Early Cretaceous gold deposits occurred intensively and widely in the Jiaodong Peninsula in an extensional tectonic regime, as evidenced by the normal movement along the TLF [106] as well as large-scale extension-related magmatism [8,9,10] during ca. 130–110 Ma. It has been traditionally accepted that all the gold deposits, including the “Linglong-type” and “Jiaojia-type”, are controlled by either the NE- and NNE-trending regional-scale or lower-order faults [45,46], with the gold orebodies surrounded by the silicification or sericitization alteration envelop [1,68,69,70]. Over 90% of the gold resources are clustered in the Jiaobei uplift, i.e., central and western Jiaodong, which consists of Penglai–Qixia and Zhaoyuan–Laizhou gold metallogenic belts, whereas less than 10% of those in eastern Jiaodong are clustered in the Muping–Rushan gold metallogenic belt [1,67]. The new and precise geochronologic dates obtained by U–Pb dating on monazite from the gold deposits scattered around Jiaodong indicate that the former was formed during a very transient period in ca. 120 Ma, about 6 m.y. older than the latter [14,88,89,90], suggesting that they are two discrete gold events even though they show a similar geological character and are the same in the genesis. However, this study reveals that the Xiawolong deposit hosted by the fine-grained granitic dikes was formed in ca. 118 Ma, representing another discrete gold event, and is genetically related to the Sanfoshan granitic magmatism, different from the “Linglong-type” and “Jiaojia-type” deposits hosted by the NNE- to NE-striking faults in Jiaodong.

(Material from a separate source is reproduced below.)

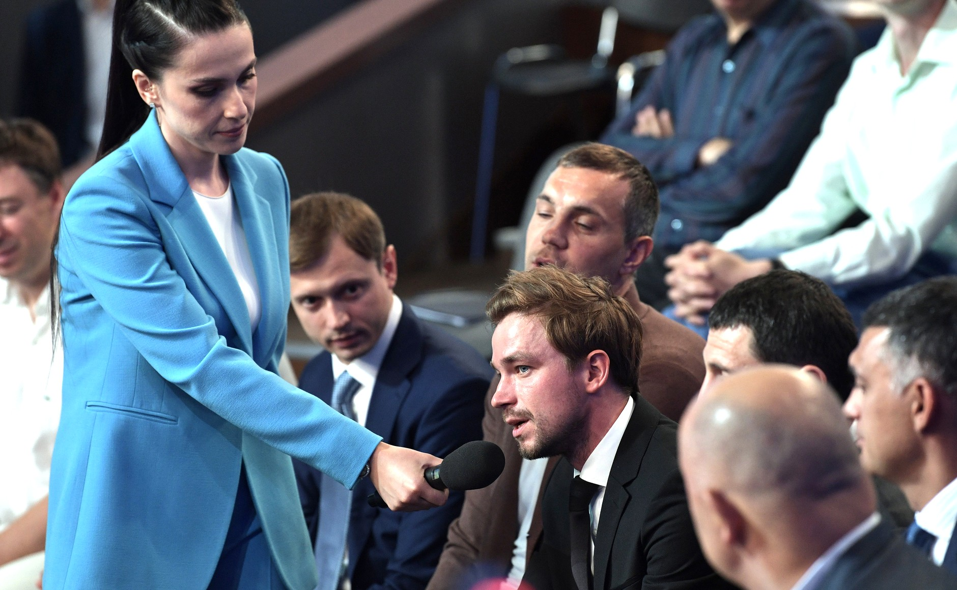 «Прямая линия с Владимиром Путиным»
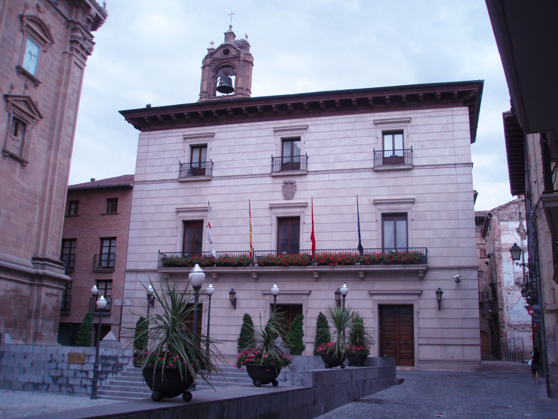 Fachada principal del Ayuntamiento de Tudela de la Plaza Vieja, en 2007.
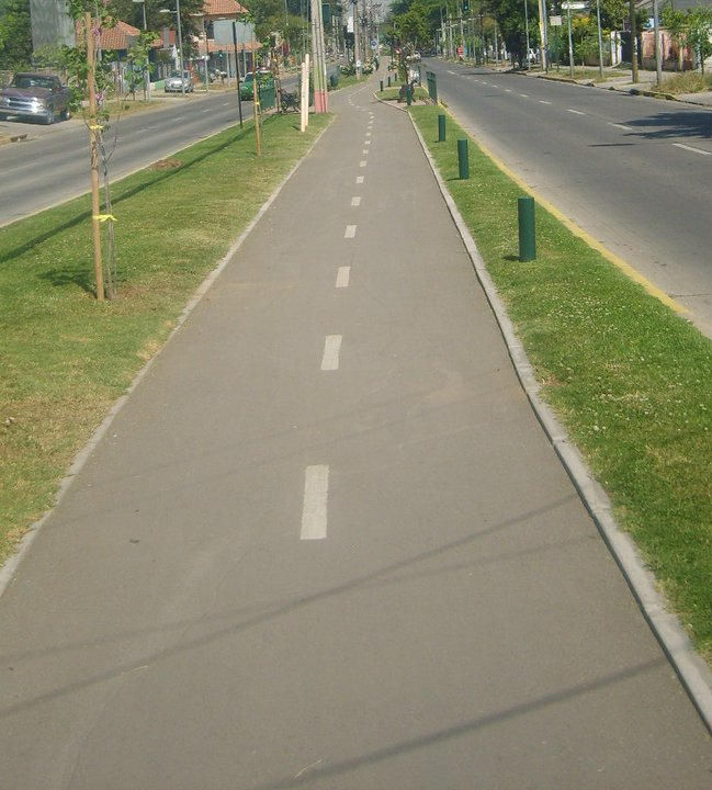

Therefore, we propose that gold exploration in the Jiaodong should not only focus on the fault-hosted Au but also on the fine-grained granite-hosted Au around the apical portions of the late Early Cretaceous small granitic intrusions with high fO2. This exploration model could also be important for prospecting in other gold ore districts that have a similar tectonic setting.
In addition, the late Early Cretaceous granitoids in the Jiaodong Peninsula have strong magnetism, which is two orders of magnitude higher than the late Jurassic biotite granite and monzogranite and the Precambrian basement rocks in Jiaodong [107]. However, due to no gold orebodies occurring in the late Early Cretaceous granitoids, the high-precision magnetometric survey was mainly used to determine the concealed rock mass in the past. Nevertheless, this study reveals that the fine-grained granitic dike hosting the Xiawolong deposit is the late-stage crystallization product of the late Early Cretaceous Sanfoshan granitic magma, and the magnetite coexists with the gold-bearing pyrite in the gold ores; thus, it is suggested that the high-precision magnetometric survey could be carried out to determine the striped high magnetic anomaly surrounding the late Early Cretaceous granitoid so as to find the fine-grained granite-hosted Au.

6. Conclusions

(1)
Our high-precision molybdenite weighted average Re–Os model age of 118 ± 1.7 Ma (2σ) first obtained for the stockwork- and disseminated-style gold-bearing ores indicates that a discrete gold event occurred in Xiawolong deposit, ca. 4 m.y. older than that of the other gold mineralization in ca. 114 Ma in eastern Jiaodong.
(2)
The fine-grained granite hosting the gold-bearing ores, dated using the LA-ICP-MS zircon U–Pb method to be 118 ± 2 to 117 ± 2 Ma (2σ), is the crystallization product of granitic magma, related to the Sanfoshan batholith, in the late stage.
(3)
The Xiawolong gold deposit is genetically related to the Sanfoshan granitic magmatism, which has high fO2 and is rich in Au at the magmatic–hydrothermal transition stage, and the change in fO2 is most likely to make a significant contribution to the precipitation of Au.
(4)
The gold exploration in the ore districts formed an extensional tectonic regime that should not only focus on the fault-hosted Au but also on the fine-grained granite-hosted Au around the apical portions of the small granitic intrusions with high fO2.
(5)
The fine-grained granite crystallized from the late-stage granitic magma with high fO2 is also rich in Au, except for the W–Mo–Cu–Zn–U–Be–Li–Nb–Ta–Sn–Bi-elements, and the high-precision magnetometric survey could be used to find the fine-grained granite-hosted Au.

Author Contributions

Conceptualization, M.W. and Z.W.; Data curation, M.W. and Z.W.; Formal analysis, M.W. and P.L.; Funding acquisition, Z.W.; Investigation, M.W., Z.W. and P.L.; Methodology, M.W.; Project administration, Z.W.; Resources, M.W., Z.W. and P.L.; Software, M.W., Z.W. and P.L.; Supervision, Z.W.; Validation, M.W.; Visualization, M.W. and Z.W.; Writing—original draft, M.W. and Z.W.; Writing—review and editing, M.W. and Z.W. All authors have read and agreed to the published version of the manuscript.

Funding

This study was financially supported by the National Key Research and Development Program of China (2022YFC2903602) and the National Natural Science Foundation of China (Grant No. 41772061).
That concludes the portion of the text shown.